For Office assets, we've assumed 21% of tenants see reductions in revenues of -25% in March, -80% in April, -75% in May and -40% in June. If these impacts eventuate, then based on the 2019 earnings, the Office division will experience a reduction of -$10.6M in rental receipts through to June 2020, equating to approx -8% over the pcp.

 

For Logistics assets we've assumed 14% of tenants see reductions in revenues of -25% in March, -80% in April, -75% in May and -40% in June.
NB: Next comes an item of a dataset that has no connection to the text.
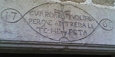 Llinda Can Bellestoles Santa Pau, Garrotxa, Catalunya

If these impacts eventuate, then based on the 2019 earnings, the Logistics division will experience a reduction of -$3.1M in rental receipts through to June 2020, equating to approx -5% over the pcp.

 

Half of these reductions in income will still be "booked" by GPT with collection deferred for a later period as per the Code of Practice guidelines, though for the risk of default on repayment is high.

 

Not all of the SME tenant's will see revenues fall to the extent noted above, so there is some scope for improvement upon our estimates.

 

GPT have not however provided any guidance on the impacts that COVID19 or the Code is likely to have on the business.

 

In response to the current operating environment brought on by COVID-19, the Group has implemented a variety of other initiatives to reduce or defer spending on non-essential and discretionary items across the business. The Group has taken the decision to defer the commencement of both the Rouse Hill retail expansion and the Melbourne Central office and retail development until such time as market conditions are more supportive. In addition, the Group has taken the decision to withdraw employee 2020 Short Term Incentive Compensation scheme and the 2020 – 2022 Long Term Incentive scheme.

 

In positive news, GPT confirmed that positive leasing results were achieved during the first quarter across the Office and Logistics portfolios. In particular, Logistics portfolio occupancy has increased to 98.6% as a result of the let-up of vacancies, the completion of developments and acquisitions in the period. Two developments have been completed at Berrinba in Brisbane and are leased to DHL, JB Hi-Fi and Windoware. A facility at Yennora in Sydney has also been completed and is leased to Westcon Group. The acquisition of a fully leased 7,200sqm facility at Port Melbourne was completed for $32.4 million.

 

“We are pleased that we have been able to continue to demonstrate strong progress on our Logistics growth strategy following the completion of three new high quality facilities, all of which are fully leased, and the acquisition of a well located asset in Melbourne,” said Mr Johnston.

 

In the Funds Management division, the GPT Wholesale Office Fund (GWOF) has received binding commitments of approximately $289 million of new capital, from a combination of new and existing domestic and foreign investors, for its capital raising which closes on 18 May.

 

GPT also confirmed that GWOF, has increased its exposure to the growing Parramatta office market, accumulating three neighbouring sites along George Street in a transaction worth approximately $75 million. The site, which is strategically located in the heart of the Parramatta CBD and in close proximity to the proposed Sydney Metro West station, represents a medium-term development opportunity for the Fund and is expected to be able to accommodate up to 75,000sqm of prime office space.